(Stored data)
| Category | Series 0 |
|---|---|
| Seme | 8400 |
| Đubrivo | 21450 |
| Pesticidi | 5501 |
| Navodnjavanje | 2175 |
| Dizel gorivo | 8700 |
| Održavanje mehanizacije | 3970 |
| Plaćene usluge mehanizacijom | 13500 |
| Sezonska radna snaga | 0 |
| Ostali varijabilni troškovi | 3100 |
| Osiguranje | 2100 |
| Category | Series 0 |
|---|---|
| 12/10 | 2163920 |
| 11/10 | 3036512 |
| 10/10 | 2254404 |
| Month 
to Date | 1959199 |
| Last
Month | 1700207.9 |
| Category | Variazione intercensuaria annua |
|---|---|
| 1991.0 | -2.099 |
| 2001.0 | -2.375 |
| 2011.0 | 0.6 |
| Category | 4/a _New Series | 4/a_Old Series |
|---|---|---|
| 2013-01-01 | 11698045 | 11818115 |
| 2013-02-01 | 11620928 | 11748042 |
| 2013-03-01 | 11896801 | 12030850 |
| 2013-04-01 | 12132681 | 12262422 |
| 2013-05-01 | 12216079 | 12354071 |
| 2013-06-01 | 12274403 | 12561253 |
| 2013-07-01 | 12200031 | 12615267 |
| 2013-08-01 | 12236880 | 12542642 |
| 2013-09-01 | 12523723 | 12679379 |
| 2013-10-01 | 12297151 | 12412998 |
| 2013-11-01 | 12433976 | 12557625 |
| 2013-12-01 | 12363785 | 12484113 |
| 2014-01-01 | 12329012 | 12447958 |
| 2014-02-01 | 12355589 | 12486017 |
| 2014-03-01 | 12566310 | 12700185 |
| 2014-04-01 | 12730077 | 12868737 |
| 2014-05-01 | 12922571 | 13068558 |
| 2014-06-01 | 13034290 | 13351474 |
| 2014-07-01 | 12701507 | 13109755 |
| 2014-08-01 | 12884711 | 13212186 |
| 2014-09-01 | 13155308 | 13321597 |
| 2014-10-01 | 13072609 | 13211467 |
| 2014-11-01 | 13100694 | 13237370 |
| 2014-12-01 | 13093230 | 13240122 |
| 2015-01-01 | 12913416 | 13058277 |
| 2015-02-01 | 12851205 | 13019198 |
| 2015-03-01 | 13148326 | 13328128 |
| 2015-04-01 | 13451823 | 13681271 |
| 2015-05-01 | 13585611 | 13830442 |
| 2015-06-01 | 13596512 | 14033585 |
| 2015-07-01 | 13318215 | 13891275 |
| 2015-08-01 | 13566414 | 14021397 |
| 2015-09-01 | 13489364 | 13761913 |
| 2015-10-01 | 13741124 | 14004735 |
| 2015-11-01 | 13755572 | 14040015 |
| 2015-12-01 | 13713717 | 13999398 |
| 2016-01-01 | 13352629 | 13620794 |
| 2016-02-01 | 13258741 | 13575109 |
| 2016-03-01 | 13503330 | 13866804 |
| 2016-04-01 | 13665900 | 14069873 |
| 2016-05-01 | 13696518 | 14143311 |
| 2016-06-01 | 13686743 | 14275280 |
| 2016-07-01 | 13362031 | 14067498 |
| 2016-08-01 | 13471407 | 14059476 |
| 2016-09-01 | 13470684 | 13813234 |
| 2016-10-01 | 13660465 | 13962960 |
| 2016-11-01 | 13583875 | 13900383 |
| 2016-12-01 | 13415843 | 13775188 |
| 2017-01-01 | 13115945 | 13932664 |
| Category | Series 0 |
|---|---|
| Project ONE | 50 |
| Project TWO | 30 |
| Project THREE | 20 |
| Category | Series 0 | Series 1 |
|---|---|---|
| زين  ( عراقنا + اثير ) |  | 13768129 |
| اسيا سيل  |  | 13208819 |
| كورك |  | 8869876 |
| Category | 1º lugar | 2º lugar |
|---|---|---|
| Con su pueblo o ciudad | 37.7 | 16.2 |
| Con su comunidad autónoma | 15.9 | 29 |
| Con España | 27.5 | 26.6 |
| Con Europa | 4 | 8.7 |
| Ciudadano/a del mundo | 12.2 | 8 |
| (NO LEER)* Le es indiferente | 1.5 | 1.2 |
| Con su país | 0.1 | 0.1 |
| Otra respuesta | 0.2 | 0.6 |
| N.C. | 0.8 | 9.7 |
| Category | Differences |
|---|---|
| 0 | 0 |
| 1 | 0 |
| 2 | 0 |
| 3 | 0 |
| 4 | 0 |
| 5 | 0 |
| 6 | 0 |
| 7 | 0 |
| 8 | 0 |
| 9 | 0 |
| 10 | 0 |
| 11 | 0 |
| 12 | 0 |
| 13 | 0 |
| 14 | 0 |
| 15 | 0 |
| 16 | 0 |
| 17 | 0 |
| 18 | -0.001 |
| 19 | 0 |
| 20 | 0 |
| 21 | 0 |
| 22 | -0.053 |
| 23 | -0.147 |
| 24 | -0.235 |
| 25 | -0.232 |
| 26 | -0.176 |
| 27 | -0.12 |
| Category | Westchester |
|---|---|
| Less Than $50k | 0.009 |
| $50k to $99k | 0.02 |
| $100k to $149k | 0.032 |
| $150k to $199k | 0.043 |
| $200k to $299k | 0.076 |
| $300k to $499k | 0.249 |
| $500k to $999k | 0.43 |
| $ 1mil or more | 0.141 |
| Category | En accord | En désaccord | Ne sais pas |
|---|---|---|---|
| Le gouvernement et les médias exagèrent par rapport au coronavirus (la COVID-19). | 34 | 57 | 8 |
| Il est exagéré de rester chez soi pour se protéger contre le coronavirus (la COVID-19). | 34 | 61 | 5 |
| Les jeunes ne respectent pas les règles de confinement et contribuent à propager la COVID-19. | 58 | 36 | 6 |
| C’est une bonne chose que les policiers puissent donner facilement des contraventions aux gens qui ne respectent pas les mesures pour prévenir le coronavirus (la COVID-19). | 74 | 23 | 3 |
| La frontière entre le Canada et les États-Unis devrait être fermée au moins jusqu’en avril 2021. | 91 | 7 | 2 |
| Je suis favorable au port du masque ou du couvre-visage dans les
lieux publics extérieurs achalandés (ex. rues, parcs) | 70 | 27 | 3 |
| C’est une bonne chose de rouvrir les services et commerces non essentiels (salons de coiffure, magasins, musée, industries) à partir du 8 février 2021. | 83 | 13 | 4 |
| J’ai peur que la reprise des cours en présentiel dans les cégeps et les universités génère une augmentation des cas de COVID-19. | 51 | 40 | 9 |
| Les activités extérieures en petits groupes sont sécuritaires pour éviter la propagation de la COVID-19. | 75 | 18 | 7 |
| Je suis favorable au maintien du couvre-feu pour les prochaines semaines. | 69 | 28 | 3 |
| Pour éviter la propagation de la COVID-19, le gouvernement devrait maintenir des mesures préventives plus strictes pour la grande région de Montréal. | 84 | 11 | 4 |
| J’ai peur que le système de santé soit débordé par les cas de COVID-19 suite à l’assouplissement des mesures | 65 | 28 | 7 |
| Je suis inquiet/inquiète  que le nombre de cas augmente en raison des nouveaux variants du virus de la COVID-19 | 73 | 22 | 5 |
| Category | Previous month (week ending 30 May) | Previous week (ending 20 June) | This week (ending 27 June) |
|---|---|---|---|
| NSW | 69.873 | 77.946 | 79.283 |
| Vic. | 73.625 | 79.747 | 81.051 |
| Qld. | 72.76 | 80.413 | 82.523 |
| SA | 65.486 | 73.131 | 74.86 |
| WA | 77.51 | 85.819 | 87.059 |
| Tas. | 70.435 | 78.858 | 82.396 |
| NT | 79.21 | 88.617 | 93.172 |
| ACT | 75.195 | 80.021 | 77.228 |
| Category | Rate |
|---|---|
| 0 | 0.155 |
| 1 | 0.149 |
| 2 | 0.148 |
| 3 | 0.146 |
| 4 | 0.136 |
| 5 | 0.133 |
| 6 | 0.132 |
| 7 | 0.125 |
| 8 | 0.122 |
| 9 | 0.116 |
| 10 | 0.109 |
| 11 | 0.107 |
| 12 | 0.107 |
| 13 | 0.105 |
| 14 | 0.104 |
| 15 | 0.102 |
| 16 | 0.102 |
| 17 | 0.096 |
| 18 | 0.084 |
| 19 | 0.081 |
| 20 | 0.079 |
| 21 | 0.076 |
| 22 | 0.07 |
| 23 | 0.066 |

Task goal :: Your answer should be the lines above from the one containing "12433976 | 12557625 |" through the one containing "27.5 | 26.6 |", copied exactly and with both ends kept.

Result ::
| 2013-11-01 | 12433976 | 12557625 |
| 2013-12-01 | 12363785 | 12484113 |
| 2014-01-01 | 12329012 | 12447958 |
| 2014-02-01 | 12355589 | 12486017 |
| 2014-03-01 | 12566310 | 12700185 |
| 2014-04-01 | 12730077 | 12868737 |
| 2014-05-01 | 12922571 | 13068558 |
| 2014-06-01 | 13034290 | 13351474 |
| 2014-07-01 | 12701507 | 13109755 |
| 2014-08-01 | 12884711 | 13212186 |
| 2014-09-01 | 13155308 | 13321597 |
| 2014-10-01 | 13072609 | 13211467 |
| 2014-11-01 | 13100694 | 13237370 |
| 2014-12-01 | 13093230 | 13240122 |
| 2015-01-01 | 12913416 | 13058277 |
| 2015-02-01 | 12851205 | 13019198 |
| 2015-03-01 | 13148326 | 13328128 |
| 2015-04-01 | 13451823 | 13681271 |
| 2015-05-01 | 13585611 | 13830442 |
| 2015-06-01 | 13596512 | 14033585 |
| 2015-07-01 | 13318215 | 13891275 |
| 2015-08-01 | 13566414 | 14021397 |
| 2015-09-01 | 13489364 | 13761913 |
| 2015-10-01 | 13741124 | 14004735 |
| 2015-11-01 | 13755572 | 14040015 |
| 2015-12-01 | 13713717 | 13999398 |
| 2016-01-01 | 13352629 | 13620794 |
| 2016-02-01 | 13258741 | 13575109 |
| 2016-03-01 | 13503330 | 13866804 |
| 2016-04-01 | 13665900 | 14069873 |
| 2016-05-01 | 13696518 | 14143311 |
| 2016-06-01 | 13686743 | 14275280 |
| 2016-07-01 | 13362031 | 14067498 |
| 2016-08-01 | 13471407 | 14059476 |
| 2016-09-01 | 13470684 | 13813234 |
| 2016-10-01 | 13660465 | 13962960 |
| 2016-11-01 | 13583875 | 13900383 |
| 2016-12-01 | 13415843 | 13775188 |
| 2017-01-01 | 13115945 | 13932664 |
| Category | Series 0 |
|---|---|
| Project ONE | 50 |
| Project TWO | 30 |
| Project THREE | 20 |
| Category | Series 0 | Series 1 |
|---|---|---|
| زين  ( عراقنا + اثير ) |  | 13768129 |
| اسيا سيل  |  | 13208819 |
| كورك |  | 8869876 |
| Category | 1º lugar | 2º lugar |
|---|---|---|
| Con su pueblo o ciudad | 37.7 | 16.2 |
| Con su comunidad autónoma | 15.9 | 29 |
| Con España | 27.5 | 26.6 |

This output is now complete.